◆ Data excerpts ◆
########################################

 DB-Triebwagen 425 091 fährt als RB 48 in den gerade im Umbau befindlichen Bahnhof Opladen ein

########################################

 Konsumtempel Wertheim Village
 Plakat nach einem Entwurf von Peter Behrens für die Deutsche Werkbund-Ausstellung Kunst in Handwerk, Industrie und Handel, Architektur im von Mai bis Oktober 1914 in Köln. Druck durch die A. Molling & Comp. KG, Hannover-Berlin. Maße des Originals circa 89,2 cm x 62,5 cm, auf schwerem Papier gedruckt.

########################################

◆ Exercise brief ◆
Among the records above, only the lines between the line holding "Konsumtempel Wertheim Village" and the line holding "Plakat nach einem", inclusive, are to be output, exactly as written.

◆ Written solution ◆
 Konsumtempel Wertheim Village
 Plakat nach einem Entwurf von Peter Behrens für die Deutsche Werkbund-Ausstellung Kunst in Handwerk, Industrie und Handel, Architektur im von Mai bis Oktober 1914 in Köln. Druck durch die A. Molling & Comp. KG, Hannover-Berlin. Maße des Originals circa 89,2 cm x 62,5 cm, auf schwerem Papier gedruckt.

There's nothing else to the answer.